-- Problem --
Set down the data below without change, skipping the pictures it holds.
*** Opening Material for this task ***
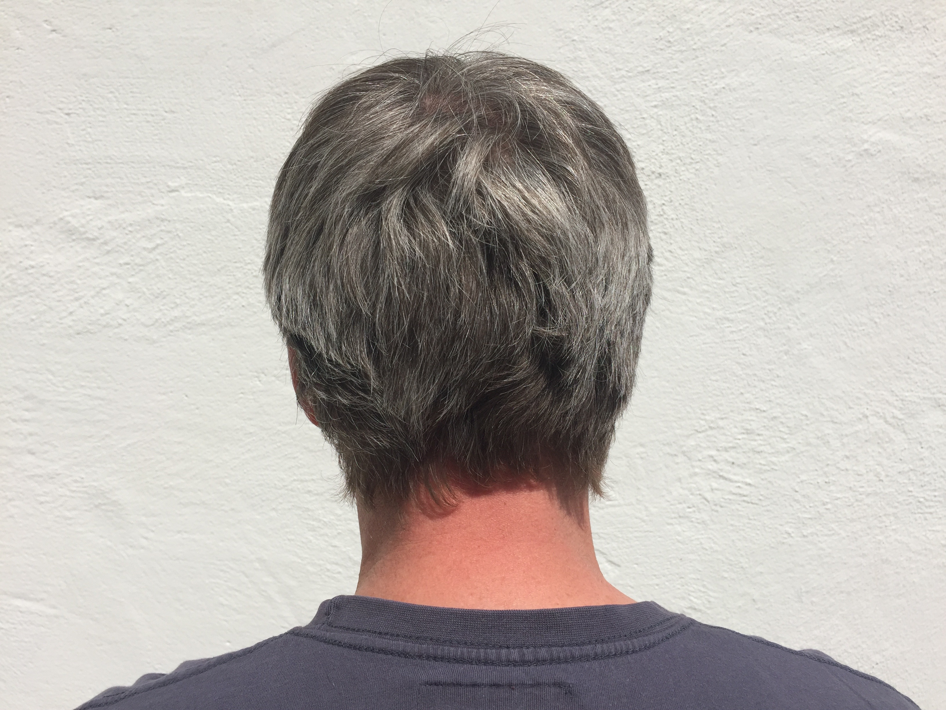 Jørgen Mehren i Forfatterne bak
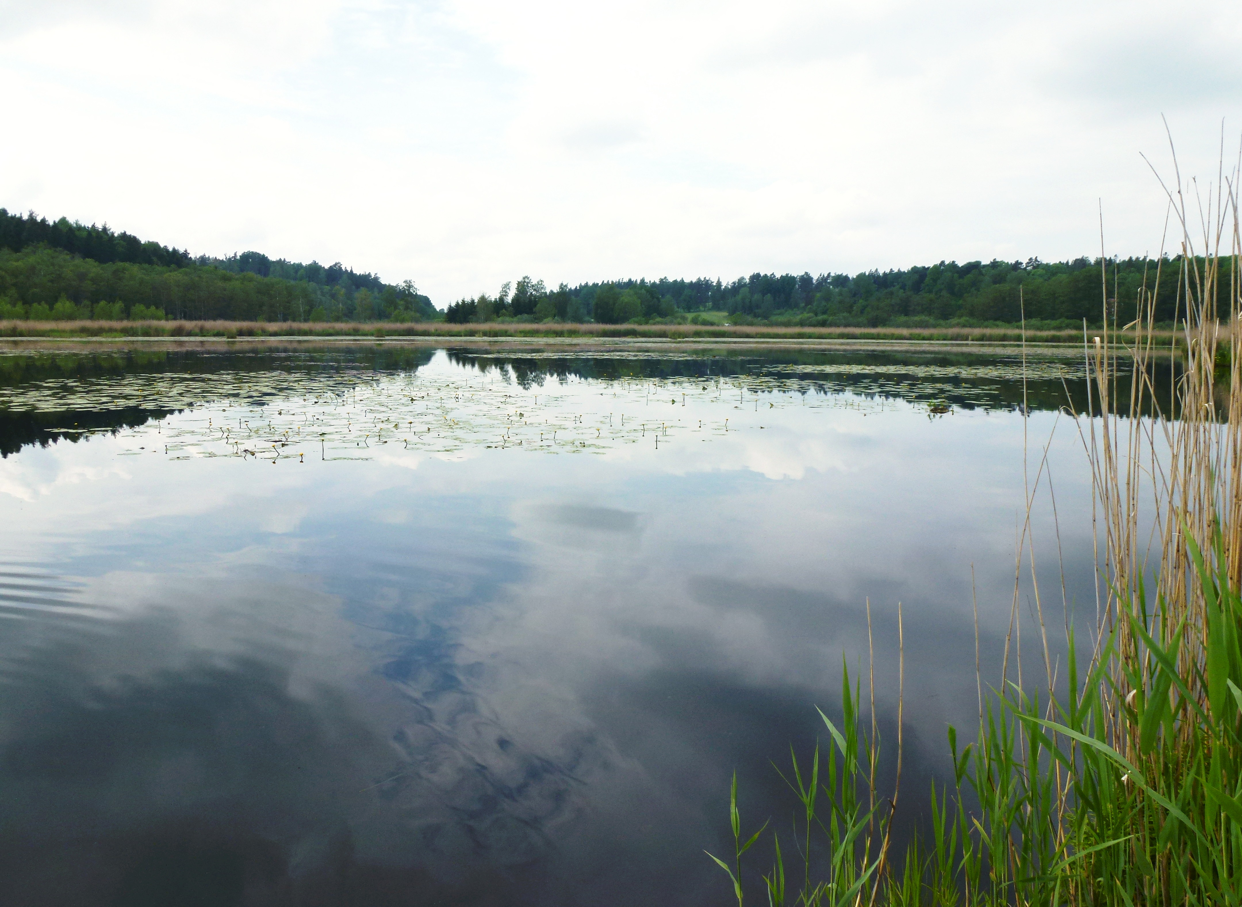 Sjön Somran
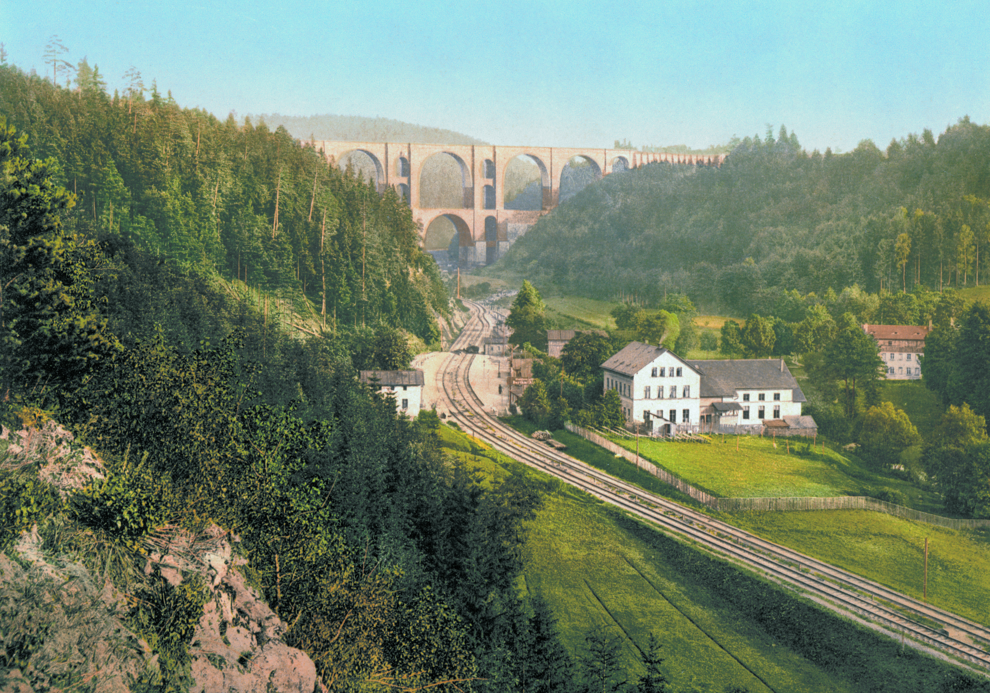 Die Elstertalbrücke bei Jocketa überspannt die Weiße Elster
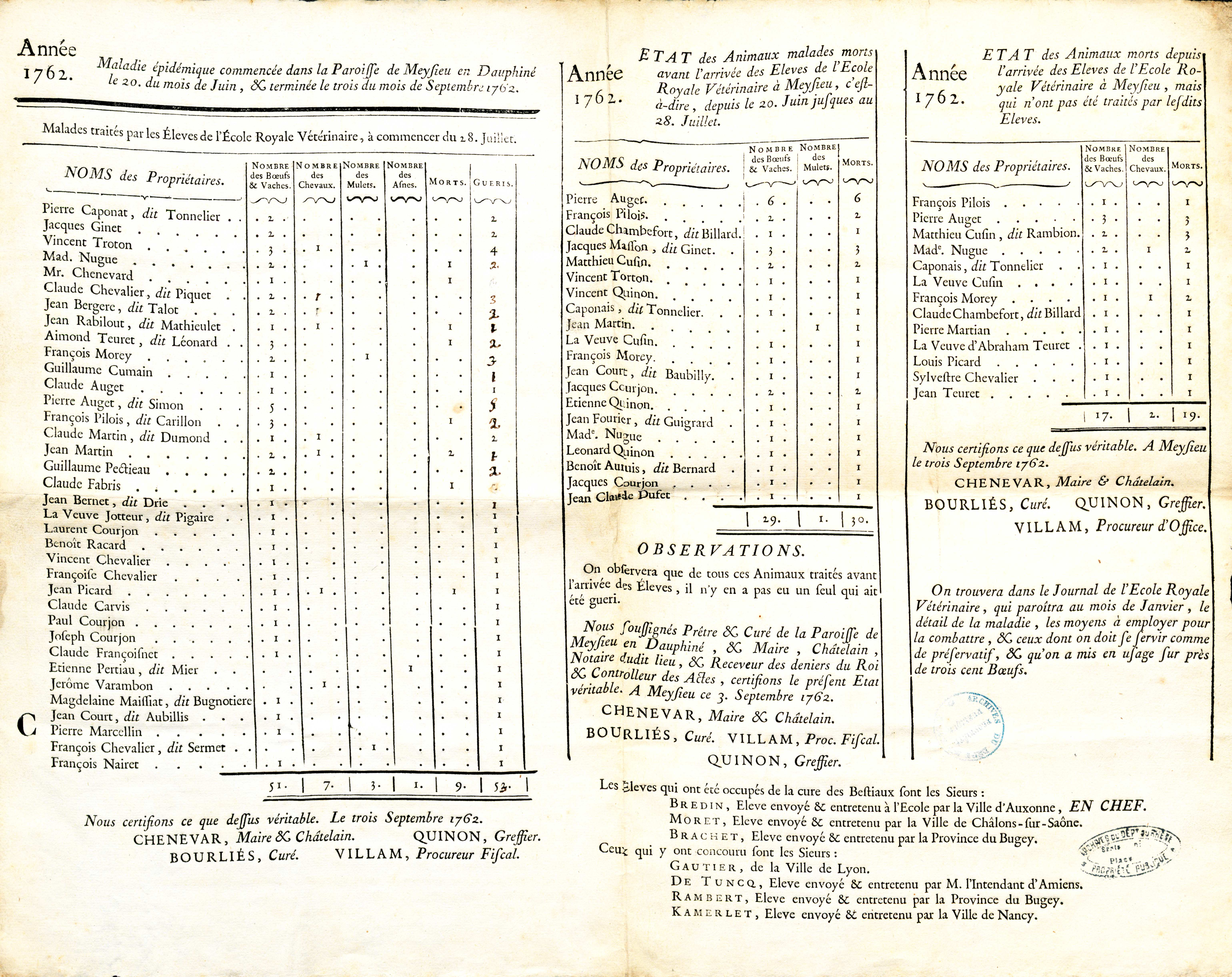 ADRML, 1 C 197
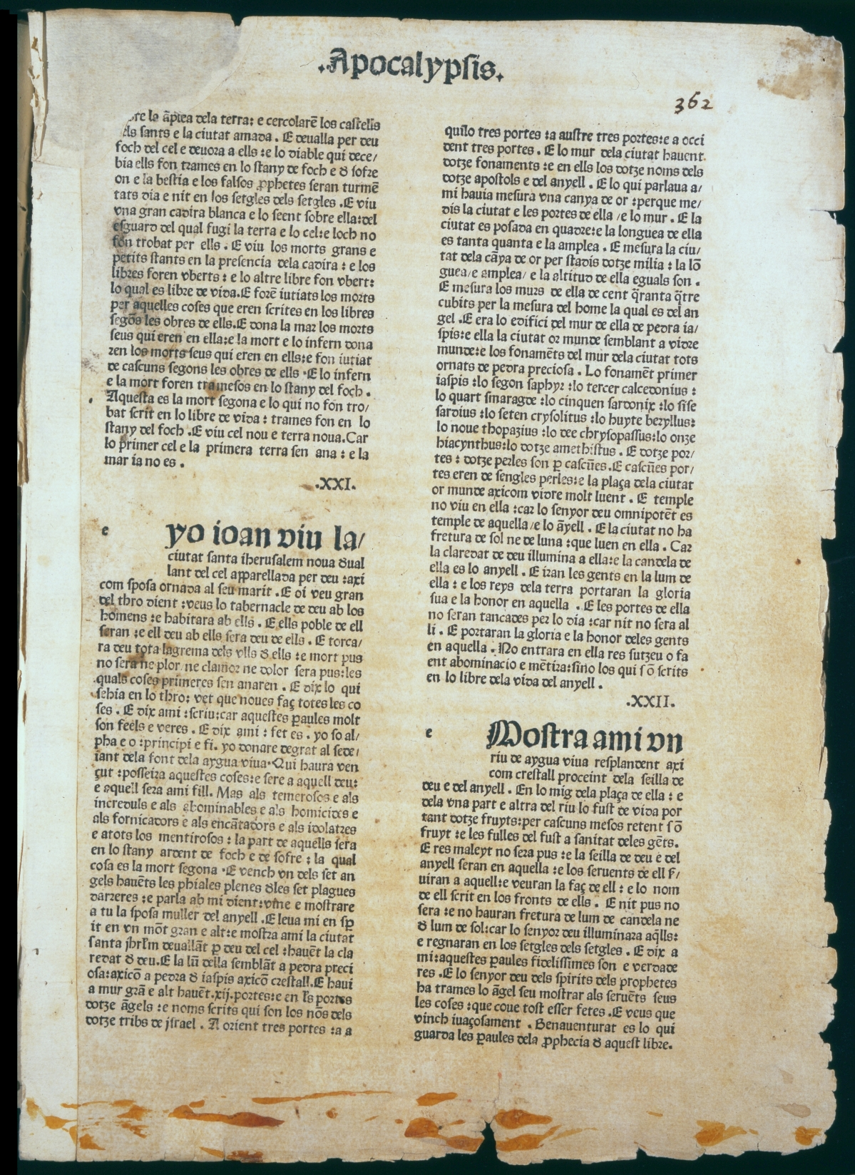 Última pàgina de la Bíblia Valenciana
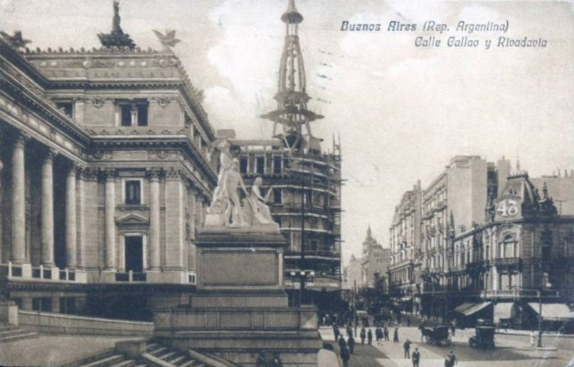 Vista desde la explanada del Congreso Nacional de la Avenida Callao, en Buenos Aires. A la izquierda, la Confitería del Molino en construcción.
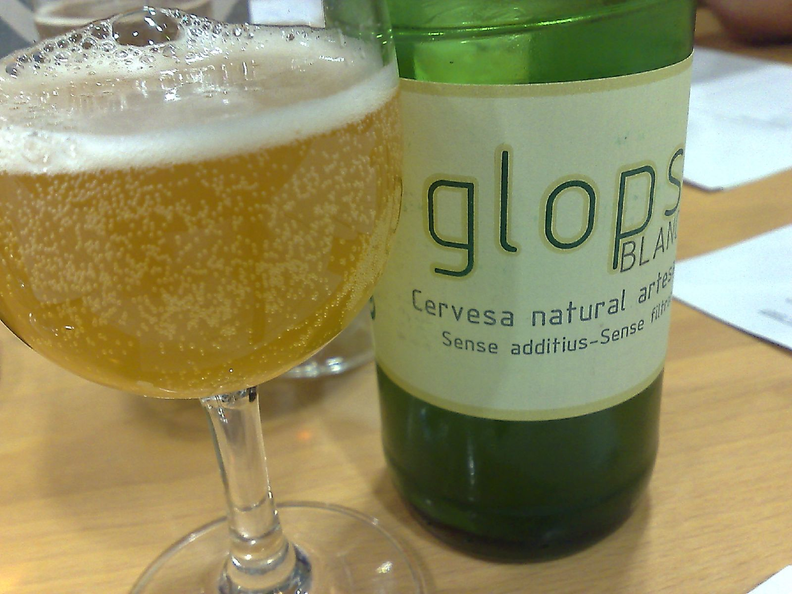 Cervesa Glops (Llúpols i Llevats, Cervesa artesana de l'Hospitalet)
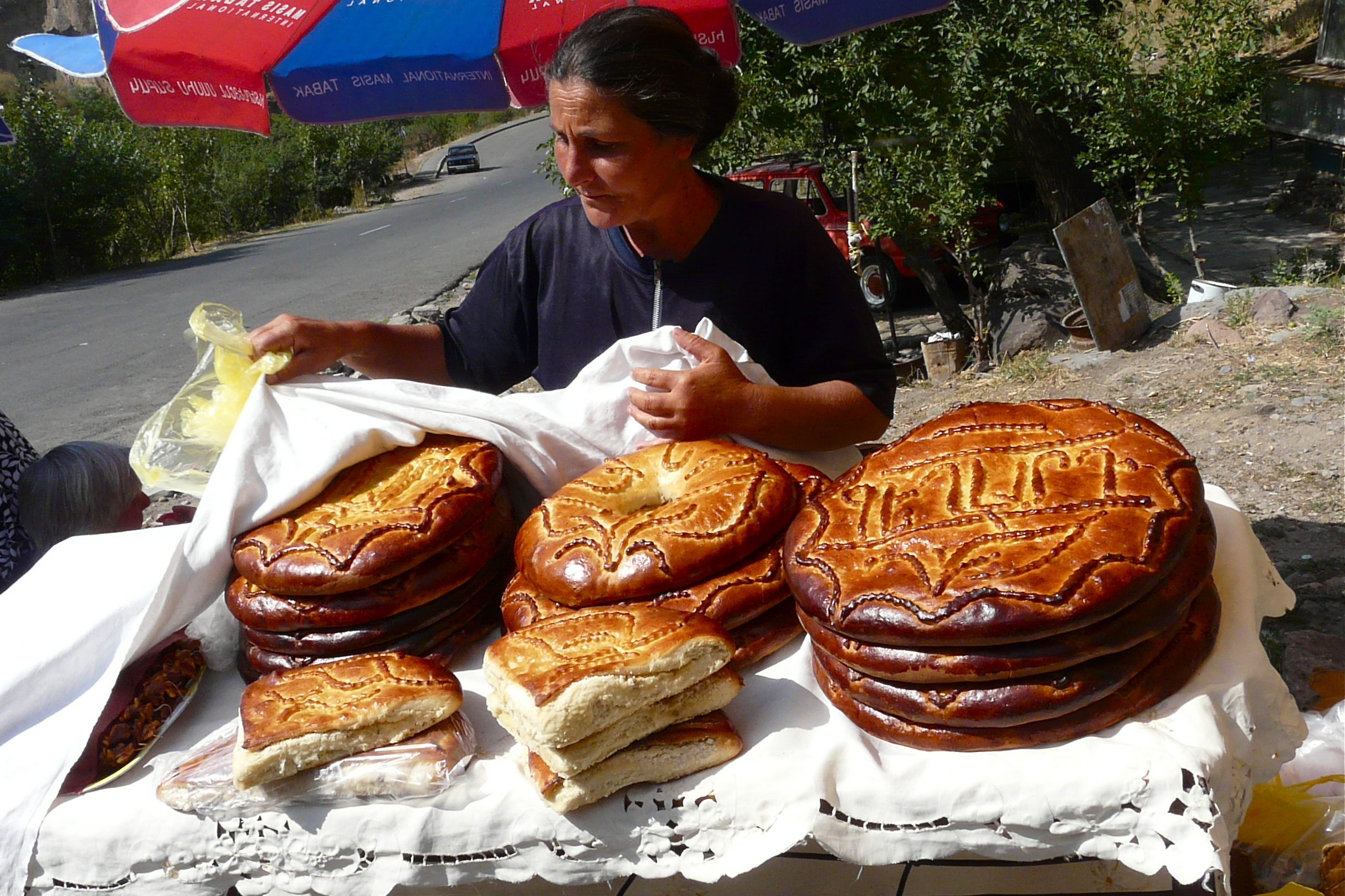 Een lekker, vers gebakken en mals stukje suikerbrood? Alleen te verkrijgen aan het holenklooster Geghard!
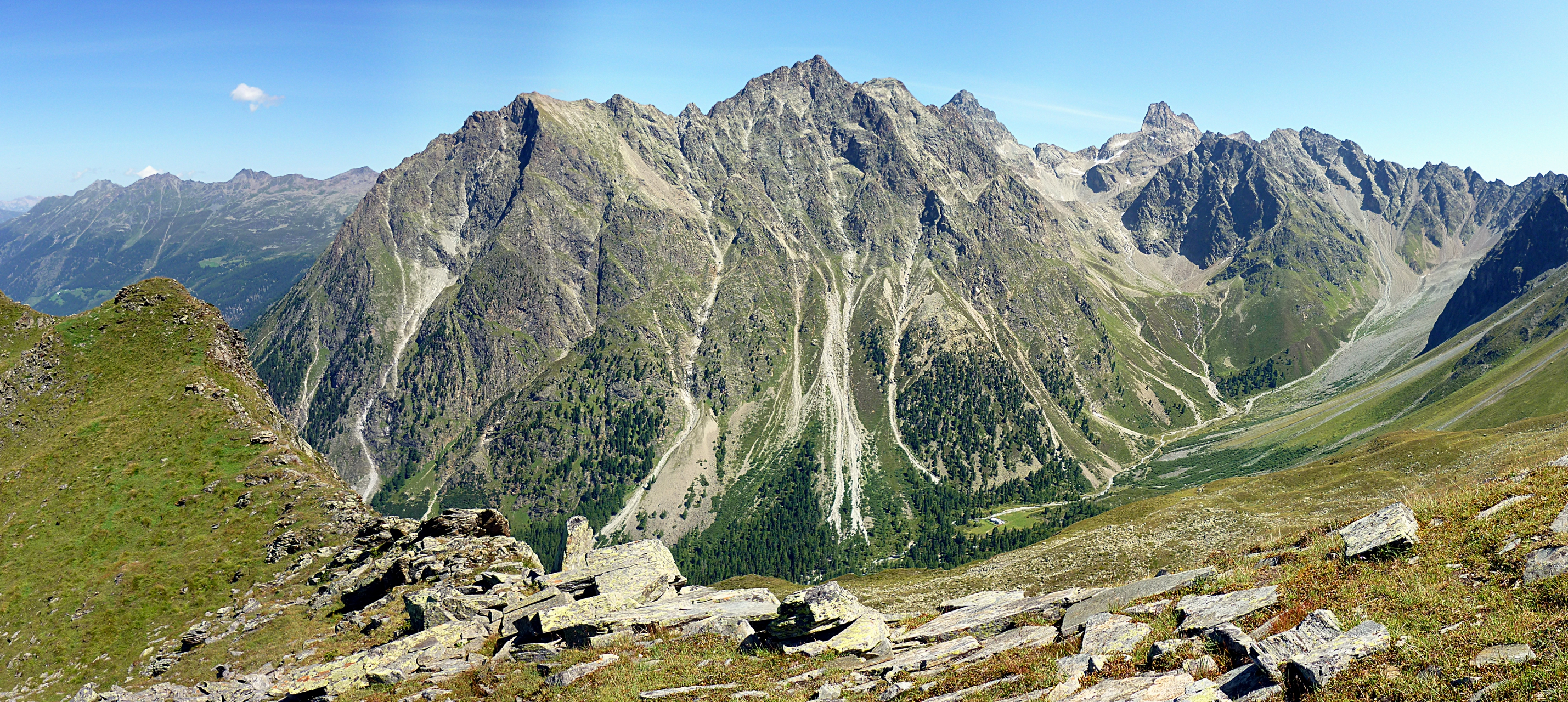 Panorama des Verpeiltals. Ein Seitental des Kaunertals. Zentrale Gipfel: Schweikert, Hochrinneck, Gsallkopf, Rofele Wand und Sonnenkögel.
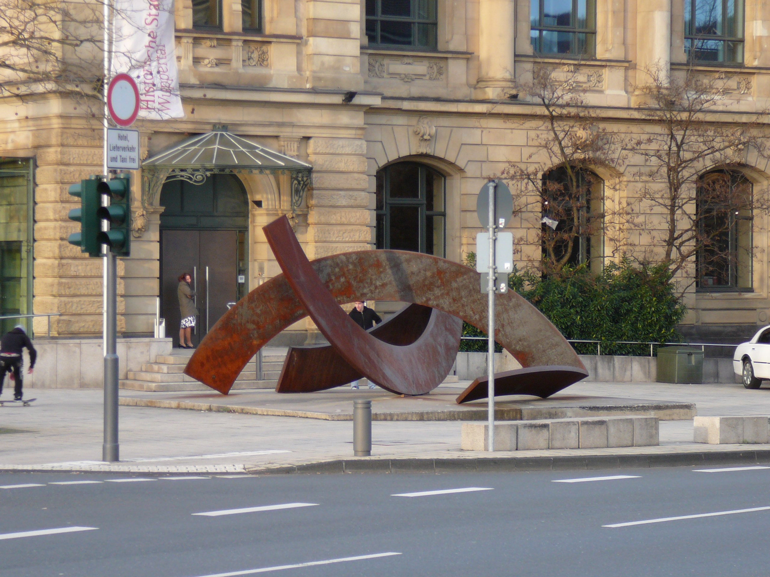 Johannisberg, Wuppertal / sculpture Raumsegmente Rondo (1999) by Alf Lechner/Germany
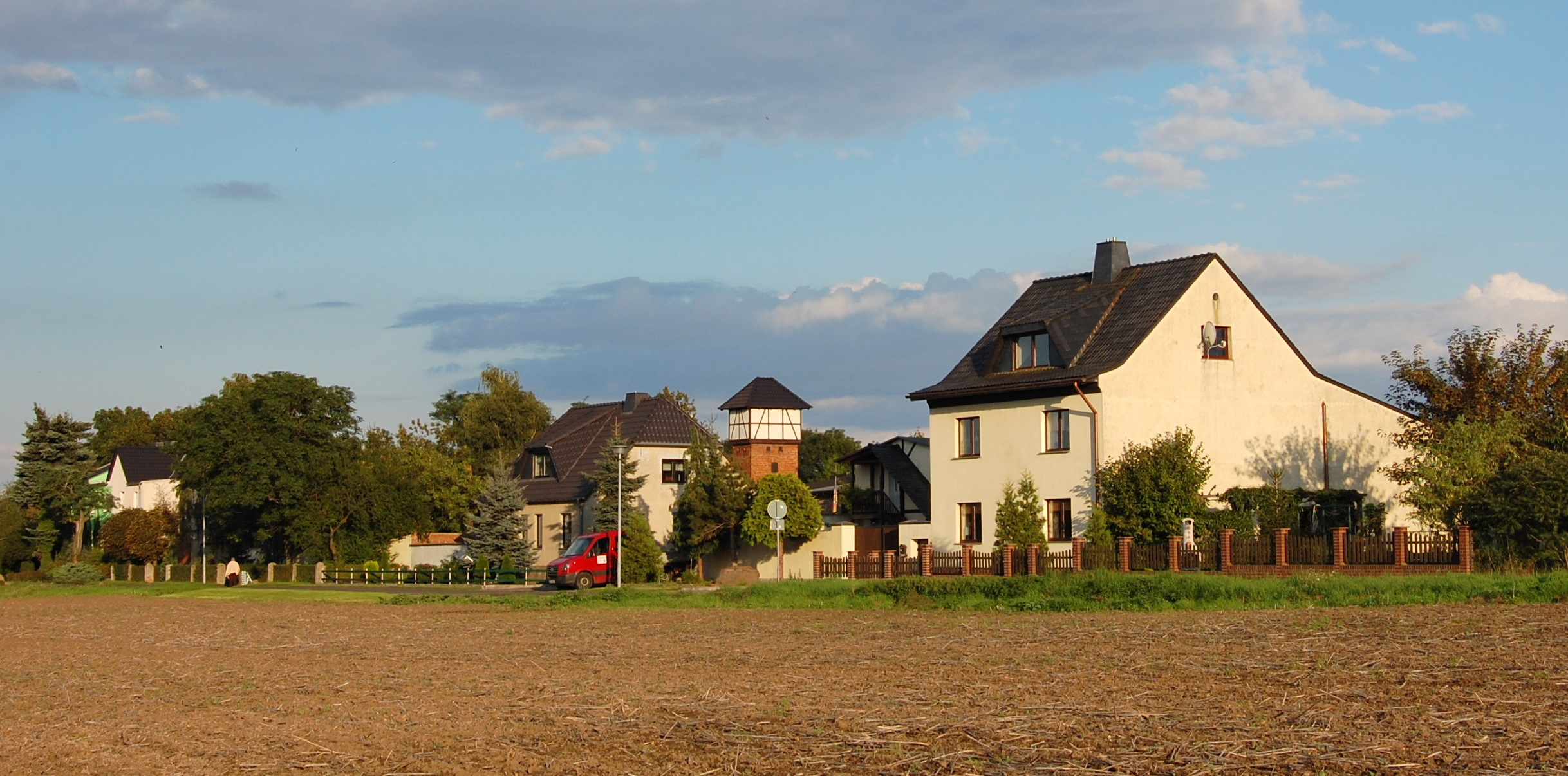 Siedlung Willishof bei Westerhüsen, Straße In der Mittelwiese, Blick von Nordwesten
*** Closing Material for this task ***
-- Written solution --
 Jørgen Mehren i Forfatterne bak
 Sjön Somran
 Die Elstertalbrücke bei Jocketa überspannt die Weiße Elster
 ADRML, 1 C 197
 Última pàgina de la Bíblia Valenciana
 Vista desde la explanada del Congreso Nacional de la Avenida Callao, en Buenos Aires. A la izquierda, la Confitería del Molino en construcción.
 Cervesa Glops (Llúpols i Llevats, Cervesa artesana de l'Hospitalet)
 Een lekker, vers gebakken en mals stukje suikerbrood? Alleen te verkrijgen aan het holenklooster Geghard!
 Panorama des Verpeiltals. Ein Seitental des Kaunertals. Zentrale Gipfel: Schweikert, Hochrinneck, Gsallkopf, Rofele Wand und Sonnenkögel.
 Johannisberg, Wuppertal / sculpture Raumsegmente Rondo (1999) by Alf Lechner/Germany
 Siedlung Willishof bei Westerhüsen, Straße In der Mittelwiese, Blick von Nordwesten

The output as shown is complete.